Ten years. It is difficult to comprehend the magnitude of the betrayal. The discovery has devastated the Pelicot family, sending shockwaves of horror in all directions. Much has already been written about its connection to misogyny, and to the slippery slope pornography follows toward atrocity, especially once turbo-charged by online competition for clicks. Women all over the world share a sense of horror and outrage at Gisèle Pelicot’s abuse. But while Dominique Pelicot’s actions are mercifully not common, what he sought in engineering the violation of his unconscious wife represents an amplified and sexualised pattern that pervades our modern world. The only reason this is difficult to see is that, more often than not, such violence is more humdrum than grotesque.

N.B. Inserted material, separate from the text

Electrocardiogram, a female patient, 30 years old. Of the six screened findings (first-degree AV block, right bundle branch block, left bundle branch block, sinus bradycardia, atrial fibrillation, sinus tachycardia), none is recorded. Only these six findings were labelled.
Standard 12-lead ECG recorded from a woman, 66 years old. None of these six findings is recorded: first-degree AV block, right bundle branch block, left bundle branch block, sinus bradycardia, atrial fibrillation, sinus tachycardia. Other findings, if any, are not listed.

There is a distinctive form of violence inherent in treating people, animals, and the world as mere objects, in order to use them to our own ends. The philosopher Martin Heidegger characterised this as a kind of epistemological violence which he called Gestell, usually translated as “enframing”. Far more than a set of tools or techniques, for Heidegger, enframing represented the essence of technology: a mindset in which the world is not encountered in its full being, but merely a set of resources standing ready to be used. To Heidegger it was an aggressive act to re-order the world conceptually in this way. He called it a “challenging-forth”, that obliterates that thing’s ability to be fully itself.

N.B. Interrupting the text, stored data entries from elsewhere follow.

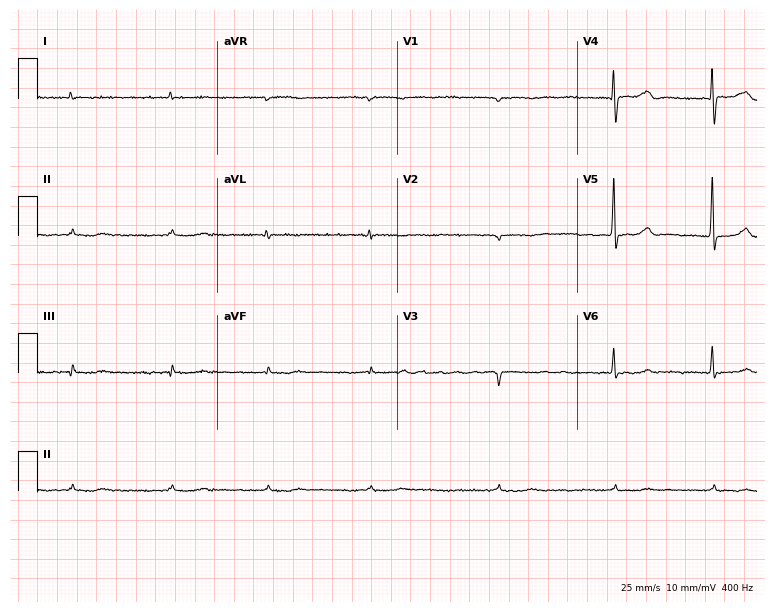
ECG (7.3-second recording at 400 Hz) — a male patient, 84 years old. Findings include atrial fibrillation (AF).
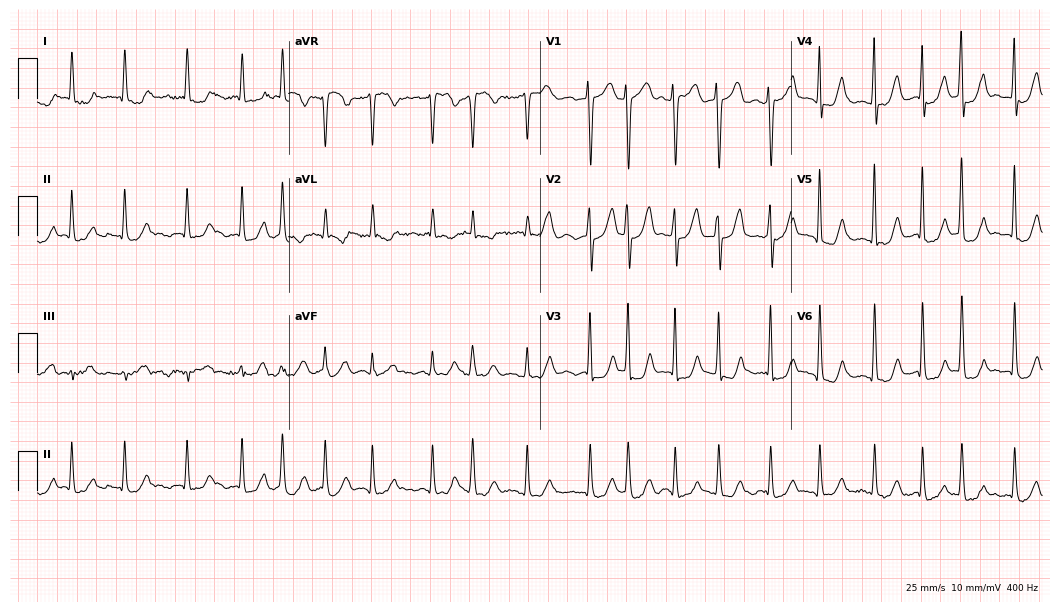
Standard 12-lead ECG recorded from a woman, 72 years old (10.2-second recording at 400 Hz). The tracing shows atrial fibrillation, sinus tachycardia (a sinus rate of 100 beats per minute or more).
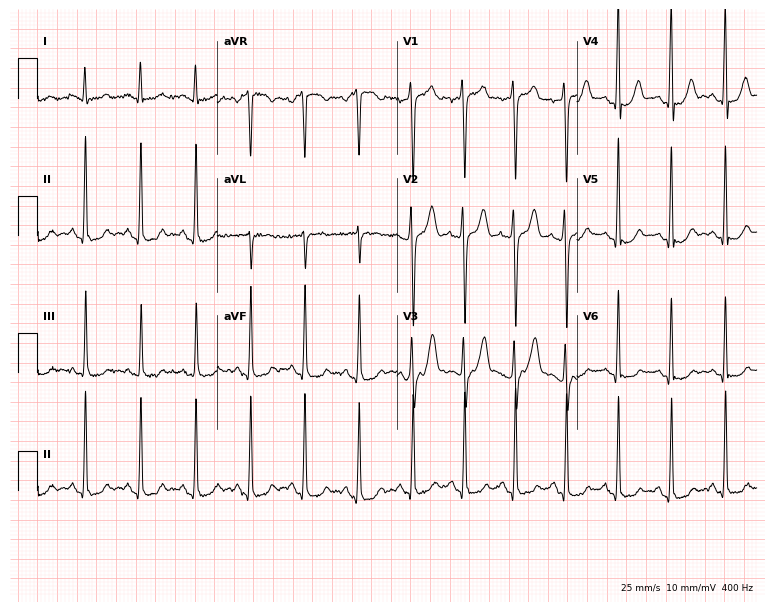
Electrocardiogram, a 20-year-old man. Of the six screened findings (first-degree AV block, right bundle branch block, left bundle branch block, sinus bradycardia, atrial fibrillation, sinus tachycardia), none is recorded.
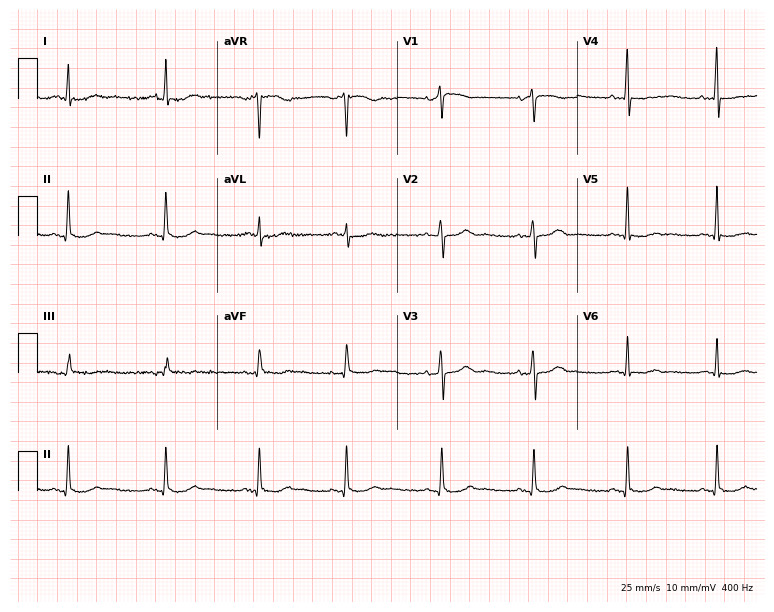
12-lead ECG from a woman, 59 years old (7.3-second recording at 400 Hz). Recorded interpretation: within normal limits.

This enframing, combined with the camera’s more literal framing, is what produces the pervasive objectification feminists have long protested against in the porn industry as a vector for violence against women — even when all performers are consenting. By definition, someone filmed or photographed taking part in sexual acts is not in relationship with you, but is rather reduced to a resource for you to use. The result is a form of media content that normalises intimate objectification and abuse, even before you get to the industry’s many abusive and exploitative practices.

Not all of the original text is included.